Concern as top school swaps predictions with exams
Parents complain that unseen papers, which other children will not sit, might lead to lower grades
PARENTS at an elite school fear their children will get lower GCSE grades because the head teacher is to have an examination blitz to justify predictions.
Pupils at Dame Alice Owen’s School in Potters Bar, Hertfordshire, are being told that their predicted grade will be based on their performance in unseen papers in all academic subjects to be completed in examination conditions.
Raphael Walters, 44, said: “My daughter has over 30 hours of exams – these are GCSES in all but name.
“With the assessments the exam boards are issuing, students know what will be on them. But these exams are being set by the school so no one knows what will be on them. These children might come out with lower grades.”
GCSES and A-levels have been cancelled for a second successive year due to the disruption caused by the pandemic.
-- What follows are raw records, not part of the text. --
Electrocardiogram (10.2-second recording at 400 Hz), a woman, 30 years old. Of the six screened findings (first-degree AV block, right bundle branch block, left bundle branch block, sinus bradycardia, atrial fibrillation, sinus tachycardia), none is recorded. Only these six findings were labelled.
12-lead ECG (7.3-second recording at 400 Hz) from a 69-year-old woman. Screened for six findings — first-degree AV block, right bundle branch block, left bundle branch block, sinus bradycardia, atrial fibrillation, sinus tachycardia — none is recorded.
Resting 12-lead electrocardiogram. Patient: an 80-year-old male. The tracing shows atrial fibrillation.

The exam watchdog, Ofqual, has said that teachers’ predictions will be used instead and that these will need to be based on evidence which could be an assessment, homework or coursework.
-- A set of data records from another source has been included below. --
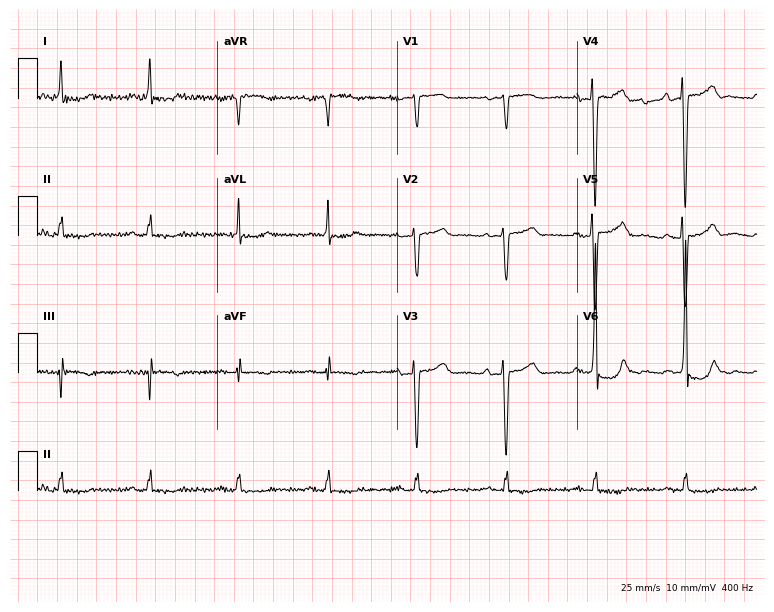
12-lead ECG from a man, 66 years old. No first-degree AV block, right bundle branch block (RBBB), left bundle branch block (LBBB), sinus bradycardia, atrial fibrillation (AF) or sinus tachycardia recorded for this tracing.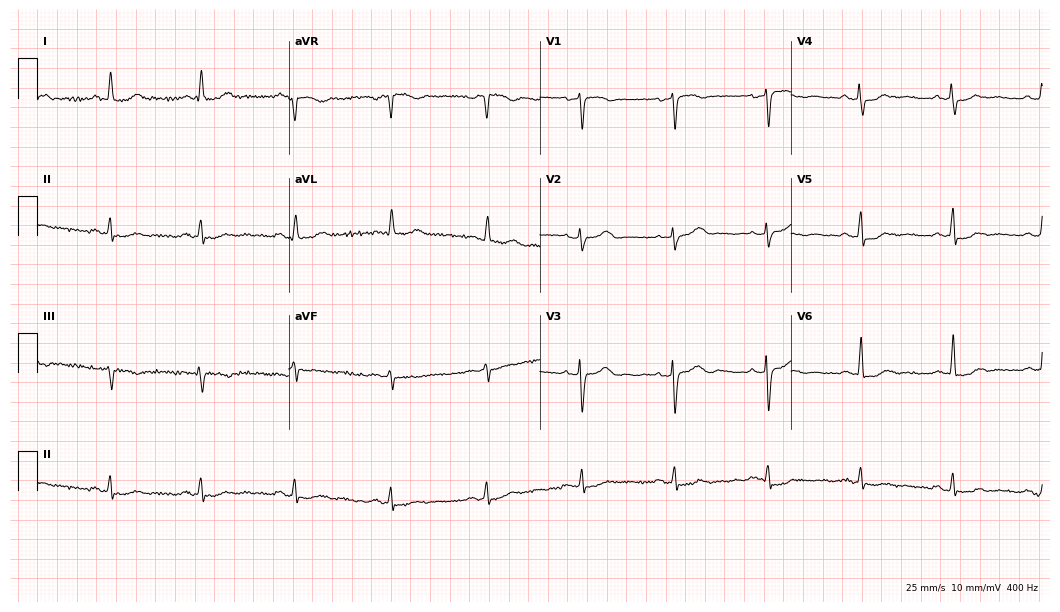
Electrocardiogram (10.2-second recording at 400 Hz), a 64-year-old female. Of the six screened findings (first-degree AV block, right bundle branch block, left bundle branch block, sinus bradycardia, atrial fibrillation, sinus tachycardia), none is recorded.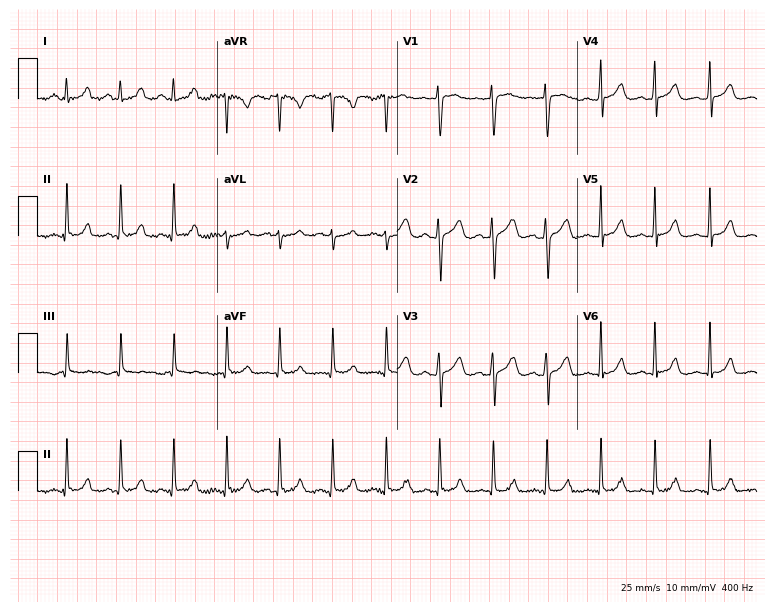
ECG — a woman, 25 years old. Findings include sinus tachycardia (a sinus rate of 100 beats per minute or more).

The Department for Education has previously sad that end-of-year exams – which teachers can use to inform their predicted grades – will be voluntary.
Last month, it emerged that exam boards will publish test papers before pupils take them, after officials decided it was inevitable they would be leaked online if they tried to keep them secret.
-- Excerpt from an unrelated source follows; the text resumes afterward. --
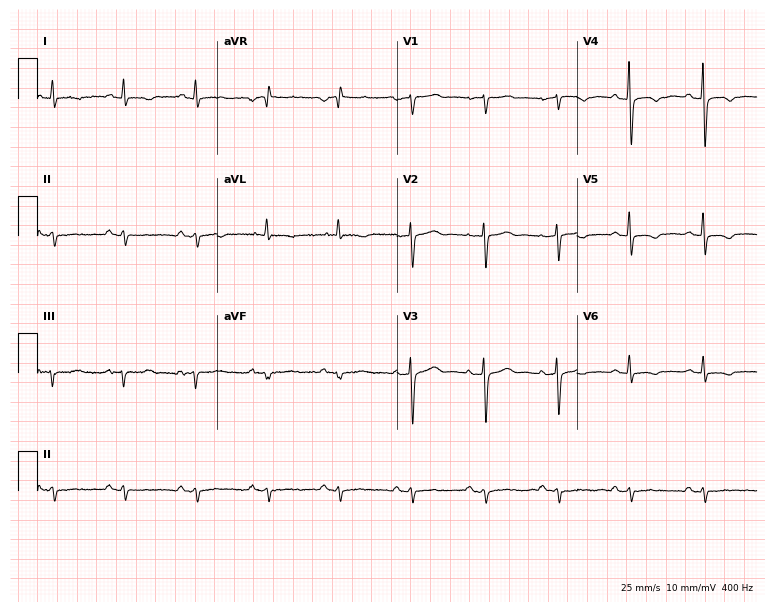
12-lead ECG from a 79-year-old female patient. Screened for six findings — first-degree AV block, right bundle branch block, left bundle branch block, sinus bradycardia, atrial fibrillation, sinus tachycardia — none is recorded.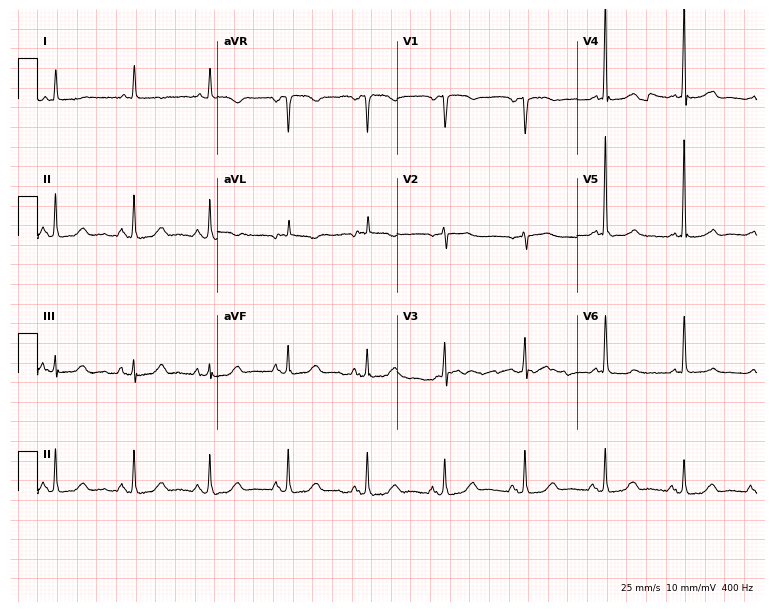
Standard 12-lead ECG recorded from a 74-year-old woman. None of these six findings is recorded: first-degree AV block, right bundle branch block, left bundle branch block, sinus bradycardia, atrial fibrillation, sinus tachycardia. Other findings, if any, are not listed.

Exam boards are preparing a series of test papers for every subject but teachers will be allowed to choose whether to use them to inform their predicted grades. If teachers use the papers, students will not need to take them under exam conditions and teachers will also have discretion over whether they are taken at home or at school.
Dame Alice Owen’s students taking practical or creative subjects, such as physical education, music and drama, will have predicted grades based on a mixture of exams and non-exam assessment. But those taking academic subjects – such as sciences, English, history, modern languages – will have grades based solely on performance in exams.
Hannah Nemko, the head teacher, wrote to parents saying that the decision was made “to be fair to all students”. However, parents accused the school of setting GCSES “by the back door” and complained to Ms Nemko, governors and the exam watchdog.
The school, founded in 1613, is one of the top academic state schools and one of the oldest in the country.
Jules White, founder of the Worth Less campaign, a group of around 2,000 head teachers, said that it was right to cancel GCSES and A-levels but warned that this “half-in half-out” approach is “in danger of creating yet more unwelcome exam turbulence this summer”.
He said: “Head teachers are having to respond to guidance that leaves too much to individual interpretation and an appeals system that could see schools mired in litigation. Some schools are choosing a wide array of assessments to support grading decisions when the whole point of the abandonment was to avoid an over reliance on exams.
“A blend of evidence – including classwork and assessments – should be used and the Department for Education must make it clear that school judgments will be reliable and trustworthy.”
Dame Alice Owen’s School declined to comment.